No E-Money Token (EMT) Issued

MiCA Definition
Under MiCA, an E-Money Token (EMT) must reference a single fiat currency, provide redemption rights, and function as a means of payment.

The protocol issues no token of any kind at launch. The EMT regime is therefore inapplicable on its face. The protocol does not function as a payments instrument and does not issue redeemable claims on fiat.

Classification
The EMT regime does not apply: no token is issued.

No Public Offering of a Crypto-Asset

MiCA Title II governs the public offering of crypto-assets that are not ART or EMT — typically classified as utility tokens or other crypto-assets. Title II would only apply if the protocol were offering a crypto-asset to the public. The Bitcoin Storm protocol does not issue, sell, distribute, or offer any token to participants or the public at launch.

The participant entry (a $100 token-swap of whitelisted assets into the protocol treasury) does not result in the issuance of a new crypto-asset to the participant. The participant receives a non-transferable, non-tradable Engine slot — a protocol record of participation. This is not a crypto-asset offered to the public within the meaning of MiCA Title II.

Classification
No Title II offering occurs at launch. The Article 17 utility-token whitepaper requirement is not engaged because no utility token is issued.
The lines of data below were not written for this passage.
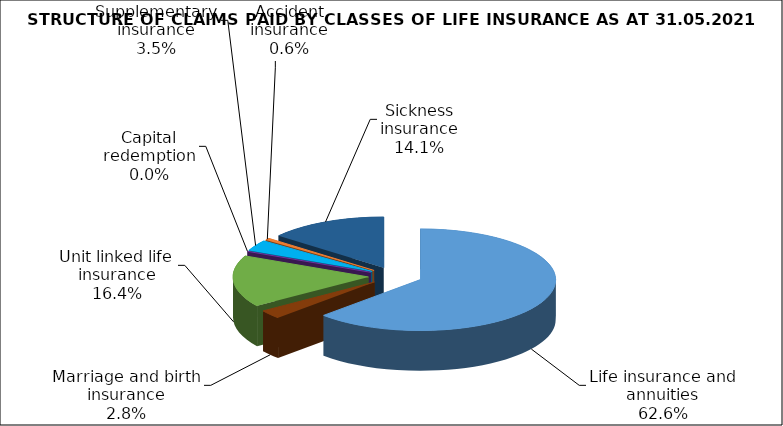
| Category | Series 0 |
|---|---|
| Life insurance and annuities | 56300617.036 |
| Marriage and birth insurance | 2480337.826 |
| Unit linked life insurance | 14762571.876 |
| Capital redemption | 0 |
| Supplementary insurance | 3108167.494 |
| Accident insurance | 554212.613 |
| Sickness insurance | 12711379.317 |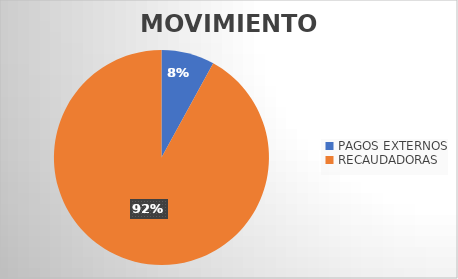
| Category | MOVIMIENTOS |
|---|---|
| PAGOS EXTERNOS | 7141 |
| RECAUDADORAS | 82203 |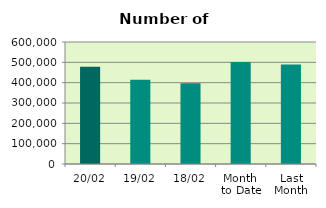
| Category | Series 0 |
|---|---|
| 20/02 | 478796 |
| 19/02 | 414256 |
| 18/02 | 397294 |
| Month 
to Date | 501895.571 |
| Last
Month | 488780.727 |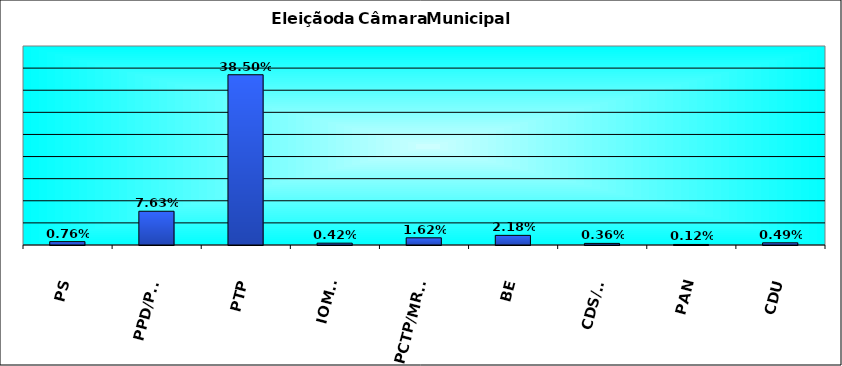
| Category | Series 0 |
|---|---|
| PS | 0.008 |
| PPD/PSD | 0.076 |
| PTP | 0.385 |
| IOMAF | 0.004 |
| PCTP/MRPP | 0.016 |
| BE | 0.022 |
| CDS/PP | 0.004 |
| PAN | 0.001 |
| CDU | 0.005 |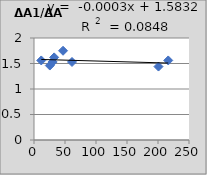
| Category | ΔA1/ΔA2 |
|---|---|
| 25.5 | 1.46 |
| 61.3 | 1.53 |
| 11.7 | 1.56 |
| 216.5 | 1.56 |
| 46.8 | 1.75 |
| 32.5 | 1.62 |
| 200.8 | 1.44 |
| 30.1 | 1.53 |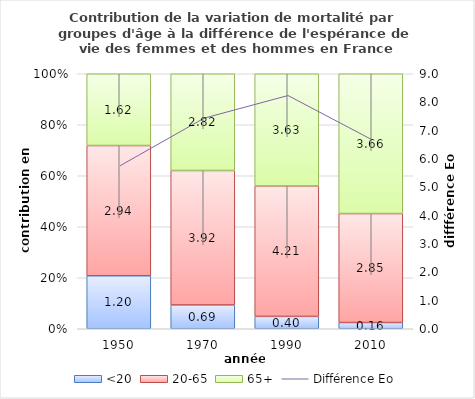
| Category | <20 | 20-65 | 65+ |
|---|---|---|---|
| 1950.0 | 1.197 | 2.942 | 1.621 |
| 1970.0 | 0.694 | 3.924 | 2.822 |
| 1990.0 | 0.4 | 4.214 | 3.626 |
| 2010.0 | 0.163 | 2.855 | 3.662 |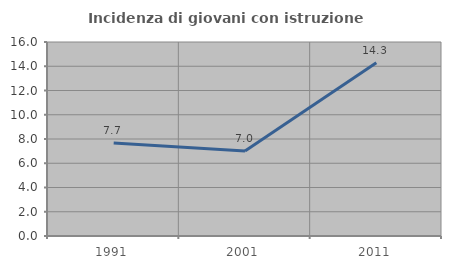
| Category | Incidenza di giovani con istruzione universitaria |
|---|---|
| 1991.0 | 7.675 |
| 2001.0 | 7.005 |
| 2011.0 | 14.286 |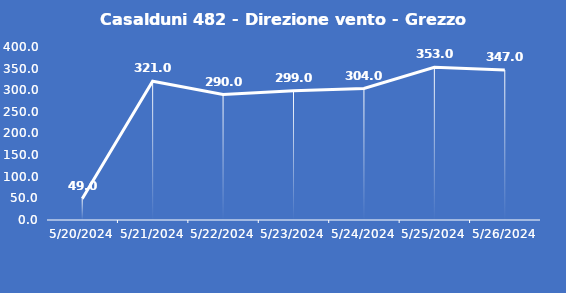
| Category | Casalduni 482 - Direzione vento - Grezzo (°N) |
|---|---|
| 5/20/24 | 49 |
| 5/21/24 | 321 |
| 5/22/24 | 290 |
| 5/23/24 | 299 |
| 5/24/24 | 304 |
| 5/25/24 | 353 |
| 5/26/24 | 347 |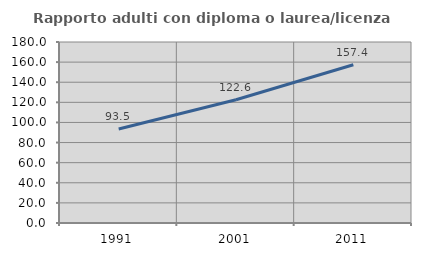
| Category | Rapporto adulti con diploma o laurea/licenza media  |
|---|---|
| 1991.0 | 93.513 |
| 2001.0 | 122.581 |
| 2011.0 | 157.382 |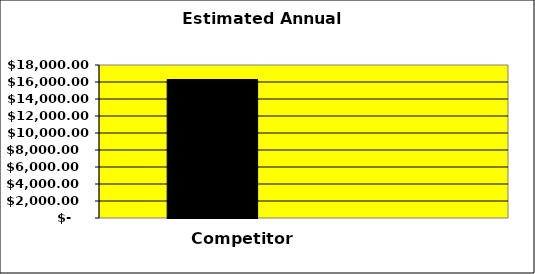
| Category | Series 0 | Series 1 | Series 2 |
|---|---|---|---|
| 0 | 16289 |  | 0 |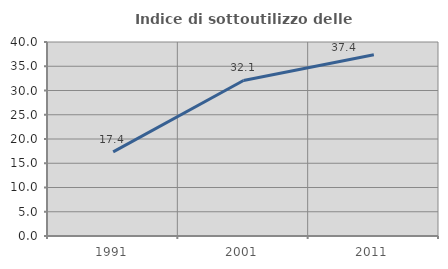
| Category | Indice di sottoutilizzo delle abitazioni  |
|---|---|
| 1991.0 | 17.35 |
| 2001.0 | 32.063 |
| 2011.0 | 37.375 |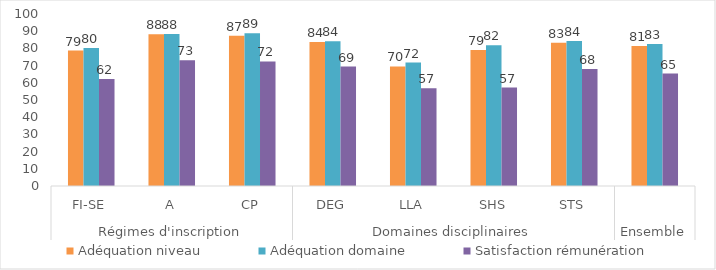
| Category | Adéquation niveau | Adéquation domaine | Satisfaction rémunération |
|---|---|---|---|
| 0 | 78.73 | 80.16 | 62.16 |
| 1 | 88.16 | 88.37 | 73.11 |
| 2 | 87.3 | 88.82 | 72.4 |
| 3 | 83.67 | 84.12 | 69.41 |
| 4 | 69.5 | 71.73 | 56.88 |
| 5 | 79.11 | 81.83 | 57.26 |
| 6 | 83.34 | 84.3 | 68 |
| 7 | 81.38 | 82.6 | 65.35 |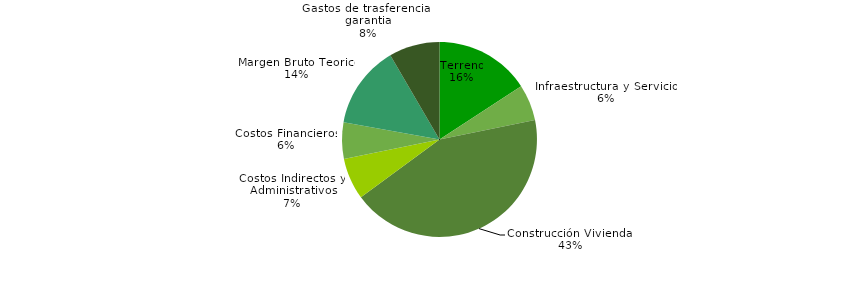
| Category | Series 0 |
|---|---|
| Terreno | 0.158 |
| Infraestructura y Servicios | 0.06 |
| Construcción Viviendas | 0.431 |
| Costos Indirectos y  Administrativos | 0.069 |
| Costos Financieros | 0.06 |
| Margen Bruto Teorico | 0.137 |
| Gastos de trasferencia y garantia | 0.084 |

The Storm Engine Is Not a Tokenised Financial Product

The Storm Engine operates under fixed Capital Architecture rules: $950M Participant Pool, $50M Operating Fee Reserve. Participation grants a non-transferable engine slot, not a tradable token. The Engine does not issue tokenised financial instruments, grant transferable ownership rights, create tradable claims on assets, provide yield entitlements, or offer discretionary portfolio management. Participants receive their pro-rata share of Pool Value at Year 5, plus 80% of any residual profit above cost basis — but this is a single deterministic event governed by immutable protocol logic, not a recurring distribution from a managed financial product.

Note on BTC Distribution
The Engine distributes Bitcoin only via two mechanisms: the daily 1 BTC draw across the five-year cycle, and the 275 BTC sealed founding draw to 275 winners drawn from the founding-million cohort. Both are deterministic and pre-defined in protocol logic, and do not alter the classification analysis under MiCA.
Classification
Participation slots are non-tokenised and non-transferable. The Engine operates under predefined, deterministic logic without managerial optimisation. It therefore falls outside MiCA's financial-instrument and investment classifications.
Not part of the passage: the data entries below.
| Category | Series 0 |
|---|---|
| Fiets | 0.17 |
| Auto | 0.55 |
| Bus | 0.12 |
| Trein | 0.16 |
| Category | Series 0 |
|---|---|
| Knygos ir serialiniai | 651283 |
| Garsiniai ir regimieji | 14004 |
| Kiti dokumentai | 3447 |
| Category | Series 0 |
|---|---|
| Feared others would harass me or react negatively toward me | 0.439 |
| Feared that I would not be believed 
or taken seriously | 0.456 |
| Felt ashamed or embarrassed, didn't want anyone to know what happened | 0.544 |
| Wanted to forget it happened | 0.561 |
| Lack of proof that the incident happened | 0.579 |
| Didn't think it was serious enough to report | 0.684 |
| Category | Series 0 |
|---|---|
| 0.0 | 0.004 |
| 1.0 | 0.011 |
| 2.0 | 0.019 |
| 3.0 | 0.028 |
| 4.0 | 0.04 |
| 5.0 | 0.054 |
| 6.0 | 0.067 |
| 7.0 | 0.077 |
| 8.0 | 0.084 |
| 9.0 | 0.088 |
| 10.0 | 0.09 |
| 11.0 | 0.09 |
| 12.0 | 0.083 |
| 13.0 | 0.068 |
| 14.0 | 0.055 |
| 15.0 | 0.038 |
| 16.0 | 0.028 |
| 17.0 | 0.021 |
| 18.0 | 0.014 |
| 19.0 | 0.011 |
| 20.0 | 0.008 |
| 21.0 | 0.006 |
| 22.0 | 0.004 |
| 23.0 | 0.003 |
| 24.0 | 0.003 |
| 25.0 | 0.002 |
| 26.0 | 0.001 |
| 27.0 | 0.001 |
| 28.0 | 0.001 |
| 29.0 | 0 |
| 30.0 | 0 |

No CASP Activities Triggered

MiCA CASP Activities
MiCA regulates Crypto-Asset Service Providers (CASPs) conducting activities such as custody of crypto-assets, portfolio management, investment advice, order execution on behalf of clients, and operation of trading platforms.
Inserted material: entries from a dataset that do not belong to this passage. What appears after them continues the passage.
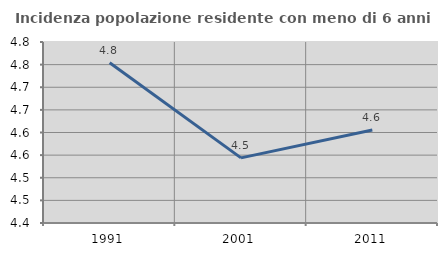
| Category | Incidenza popolazione residente con meno di 6 anni |
|---|---|
| 1991.0 | 4.754 |
| 2001.0 | 4.544 |
| 2011.0 | 4.605 |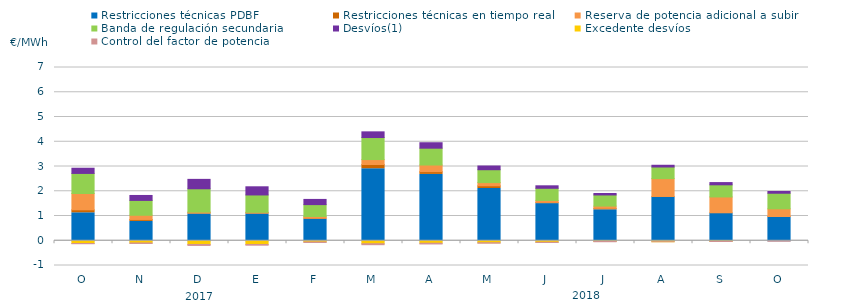
| Category | Restricciones técnicas PDBF | Restricciones técnicas en tiempo real | Reserva de potencia adicional a subir | Banda de regulación secundaria | Desvíos(1) | Excedente desvíos | Control del factor de potencia |
|---|---|---|---|---|---|---|---|
| O | 1.13 | 0.12 | 0.66 | 0.81 | 0.21 | -0.11 | -0.05 |
| N | 0.78 | 0.08 | 0.17 | 0.6 | 0.2 | -0.09 | -0.06 |
| D | 1.08 | 0.05 | 0.03 | 0.94 | 0.38 | -0.15 | -0.08 |
| E | 1.08 | 0.05 | 0.02 | 0.7 | 0.33 | -0.15 | -0.07 |
| F | 0.87 | 0.05 | 0.06 | 0.48 | 0.21 | -0.05 | -0.06 |
| M | 2.91 | 0.17 | 0.2 | 0.89 | 0.23 | -0.12 | -0.08 |
| A | 2.68 | 0.11 | 0.27 | 0.68 | 0.22 | -0.1 | -0.07 |
| M | 2.11 | 0.11 | 0.13 | 0.52 | 0.15 | -0.08 | -0.06 |
| J | 1.5 | 0.05 | 0.08 | 0.49 | 0.1 | -0.06 | -0.05 |
| J | 1.25 | 0.06 | 0.09 | 0.45 | 0.06 | -0.03 | -0.05 |
| A | 1.75 | 0.04 | 0.72 | 0.47 | 0.07 | -0.04 | -0.04 |
| S | 1.11 | 0.02 | 0.64 | 0.49 | 0.09 | -0.03 | -0.04 |
| O | 0.94 | 0.04 | 0.31 | 0.63 | 0.07 | 0 | -0.06 |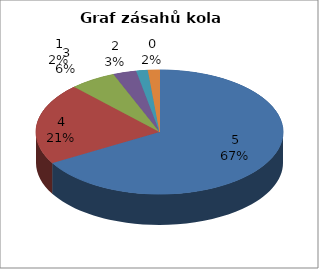
| Category | Series 0 |
|---|---|
| 5.0 | 44 |
| 4.0 | 14 |
| 3.0 | 4 |
| 2.0 | 2 |
| 1.0 | 1 |
| 0.0 | 1 |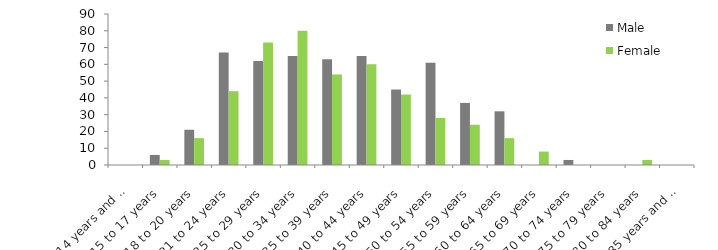
| Category | Male | Female |
|---|---|---|
| 14 years and under | 0 | 0 |
| 15 to 17 years | 6 | 3 |
| 18 to 20 years | 21 | 16 |
| 21 to 24 years | 67 | 44 |
| 25 to 29 years | 62 | 73 |
| 30 to 34 years | 65 | 80 |
| 35 to 39 years | 63 | 54 |
| 40 to 44 years | 65 | 60 |
| 45 to 49 years | 45 | 42 |
| 50 to 54 years | 61 | 28 |
| 55 to 59 years | 37 | 24 |
| 60 to 64 years | 32 | 16 |
| 65 to 69 years | 0 | 8 |
| 70 to 74 years | 3 | 0 |
| 75 to 79 years | 0 | 0 |
| 80 to 84 years | 0 | 3 |
| 85 years and over | 0 | 0 |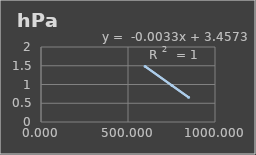
| Category | Presión Atmosférica |
|---|---|
| 598.082 | 1.483 |
| 752.795 | 0.973 |
| 848.6 | 0.656 |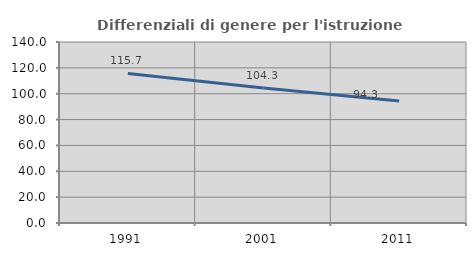
| Category | Differenziali di genere per l'istruzione superiore |
|---|---|
| 1991.0 | 115.711 |
| 2001.0 | 104.345 |
| 2011.0 | 94.275 |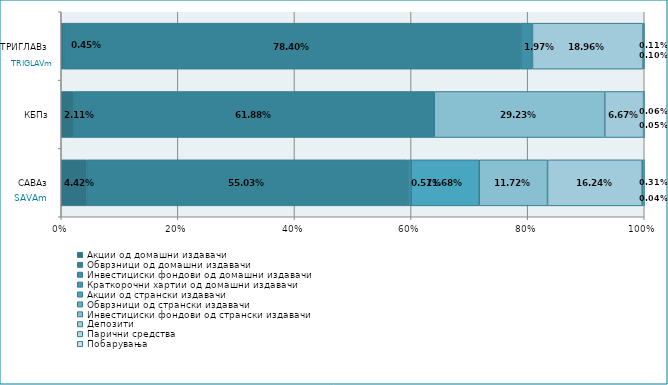
| Category | Акции од домашни издавачи  | Обврзници од домашни издавачи  | Инвестициски фондови од домашни издавачи  | Краткорочни хартии од домашни издавачи  | Акции од странски издавачи  | Обврзници од странски издавачи  | Инвестициски фондови од странски издавaчи | Депозити  | Парични средства  | Побарувања |
|---|---|---|---|---|---|---|---|---|---|---|
| САВАз | 0.044 | 0.55 | 0.006 | 0 | 0.117 | 0 | 0.117 | 0.162 | 0.003 | 0 |
| КБПз | 0.021 | 0.619 | 0 | 0 | 0 | 0 | 0.292 | 0.067 | 0.001 | 0 |
| ТРИГЛАВз | 0.005 | 0.784 | 0.02 | 0 | 0 | 0 | 0 | 0.19 | 0.001 | 0.001 |

The Bitcoin Storm does not custody participant assets as an investment manager, provide portfolio management services, offer investment advice, execute discretionary trades on behalf of participants, or operate as a financial intermediary. Participation occurs through a deterministic swap mechanism and rule-based capital architecture.

Classification
CASP licensing requirements are not triggered.

Legal Conclusion

MiCA ClassificationComponentVerdict
Asset-Referenced Token (ART)No token issued✓ Outside Scope
E-Money Token (EMT)No token issued✓ Outside Scope
Utility Token (Title II)No token issued✓ Not Engaged
Tokenised Financial InstrumentStorm Engine✓ Outside Scope
Investment / Ownership RightsEngine Participation✓ Not Created
CASP-Regulated ServicesBitcoin Storm✓ Not Triggered
Conclusion
The Bitcoin Storm protocol issues no token at launch. The MiCA token-classification regimes (ART, EMT, Title II utility token) are therefore not engaged. The Engine itself, as a deterministic on-chain participation system, falls outside MiCA's financial-instrument classifications. No CASP-regulated services are provided. The Bitcoin Storm operating entity reserves the right to consider issuing a token after the Year 5 settlement event; any such issuance would be the subject of a separate MiCA analysis at that time.